I spent a few hours in municipal court the other day fighting a traffic ticket. Of the several dozen defendants in court that day, I was the only one to demand a trial by pleading not guilty. In insisting so conspicuously and anomalously on my innocence–annoying even my attorney–I began to wonder about the guilt or innocence of the other defendants in court. No doubt some were guilty as charged, but I found it hard to believe that all of them were. What, I wondered, was the point of driving to court in a Mercedes or BMW, hiring a high priced attorney, and wasting hours to cop a plea in a case that had “reasonable doubt” written all over it? But lots did.
Those taking plea bargains were required in each case to “stipulate as to probable cause” as a condition of their plea, in other words to issue a mea culpa while getting the State off the hook. A “stipulation as to probable cause” is a “knowing, voluntary” declaration that the police had probable cause to make the stop that led to the charge under adjudication. And as Brand Nubian points out, you needn’t break any laws to trigger probable cause.
It’s worth noting that the standard required for a vehicle stop is not probable cause, but reasonable suspicion, a weaker standard. Since reasonable suspicion sans probable cause is sufficient for a vehicle stop, a police officer has no particular reason to make a determination of probable cause before stopping a vehicle. But since probable cause is the more stringent standard, the thought seems to be that the defendant’s stipulating as to probable cause immunizes the police department against any future legal challenge. It strikes me as implausible to think that the average vehicle stop actually satisfies probable cause: why would the officer meet a standard he has no obligation to meet when he can stop you by meeting a less stringent standard that was designed precisely to avoid the need to satisfy probable cause? I don’t know, but I’m willing to bet that court records indicate that they nearly always do.

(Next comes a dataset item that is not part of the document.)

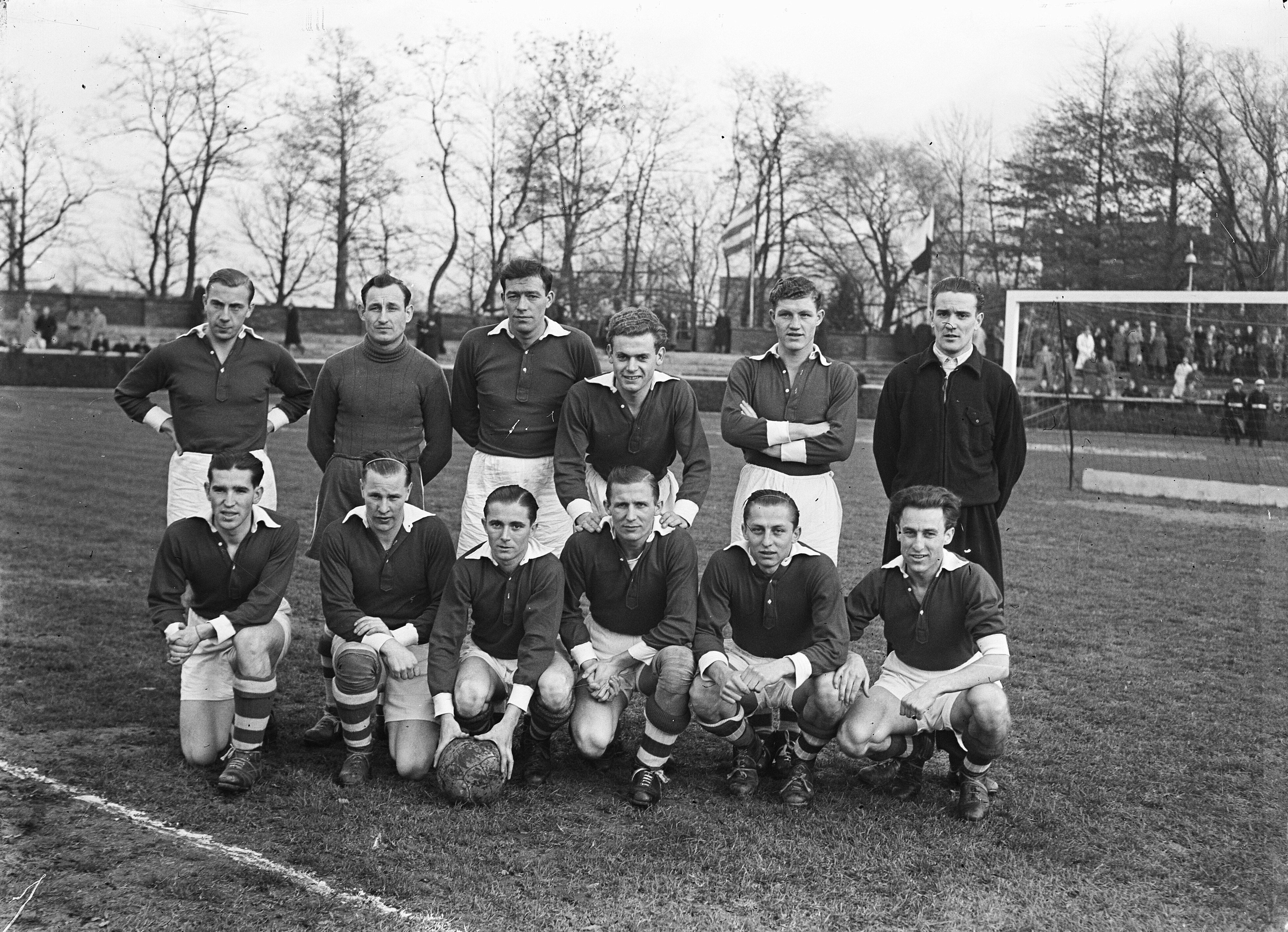 Collectie / Archief : Fotocollectie Anefo Reportage / Serie : [ onbekend ] Beschrijving : PSV tegen SC Emma 1-1. Elftal SC Emma Datum : 28 november 1947 Locatie : Eindhoven Trefwoorden : elftallen, groepsportretten, sport, voetbal Fotograaf : Sagers, Harry / Anefo Auteursrechthebbende : Nationaal Archief Materiaalsoort : Glasnegatief Nummer archiefinventaris : bekijk toegang 2.24.01.09 Bestanddeelnummer : 902-4791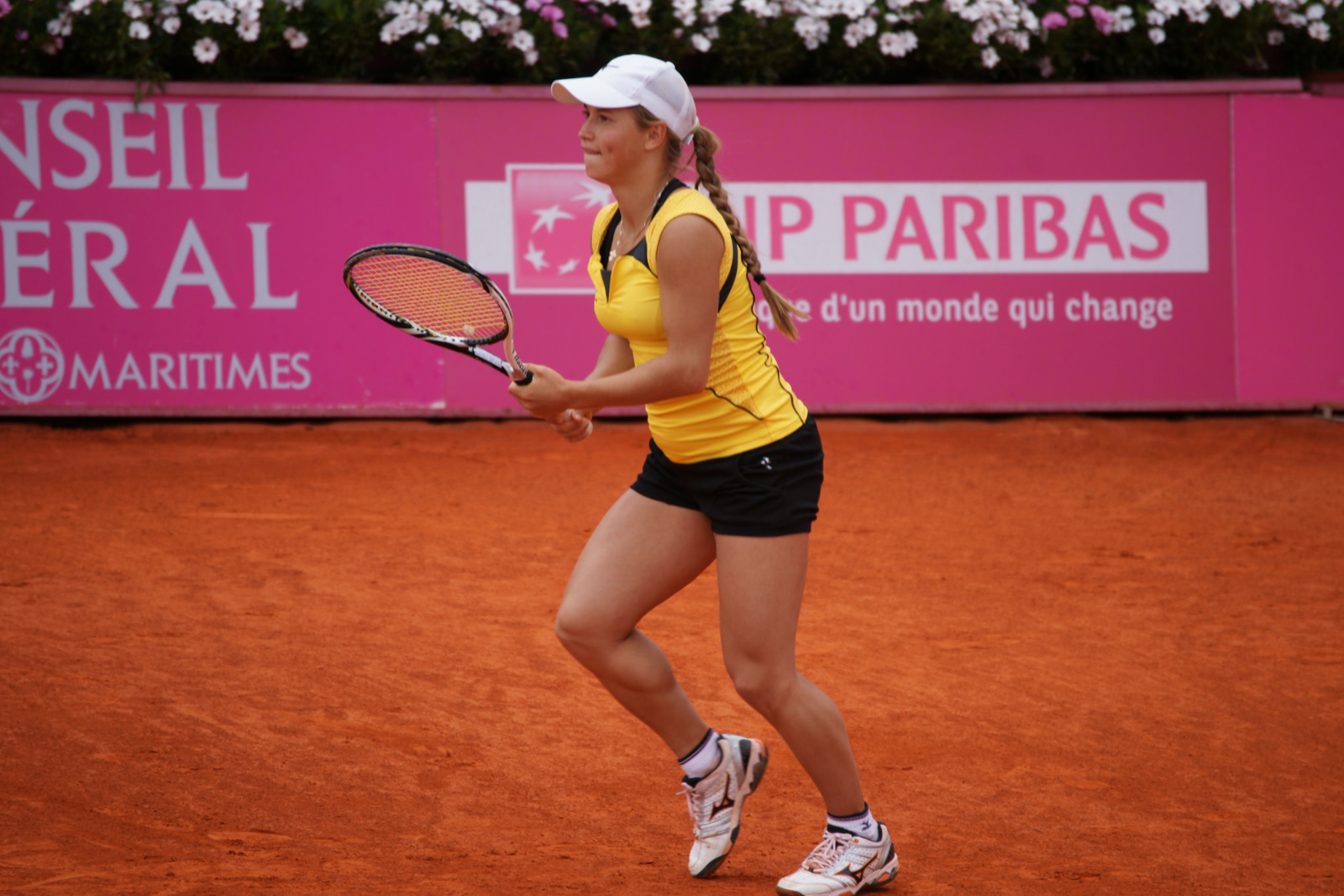 Yulia Putintseva, Open tennis Cagnes-sur-Mer 2012

Despite their pro forma assent to the “knowing, voluntary” nature of their declarations, I doubt that a single defendant who made the declaration regarded doing so as voluntary, or had the foggiest idea what a “stipulation as to probable cause” was, or indeed, what probable cause itself was. Not that it mattered. What mattered was that the ritual of “stipulating as to probable cause” had the power to get the stipulator out of a jam, whether to plead to a lesser charge, or to get a dismissal. That in turn meant, according to the circumstances, a diminution in fines owed, an increased insurance premium avoided, points avoided on one’s license, a license retained, jail time avoided, and in the case of undocumented aliens, a deportation staved off. So the incentives for defendant participation in the stipulation game were obvious and irresistible.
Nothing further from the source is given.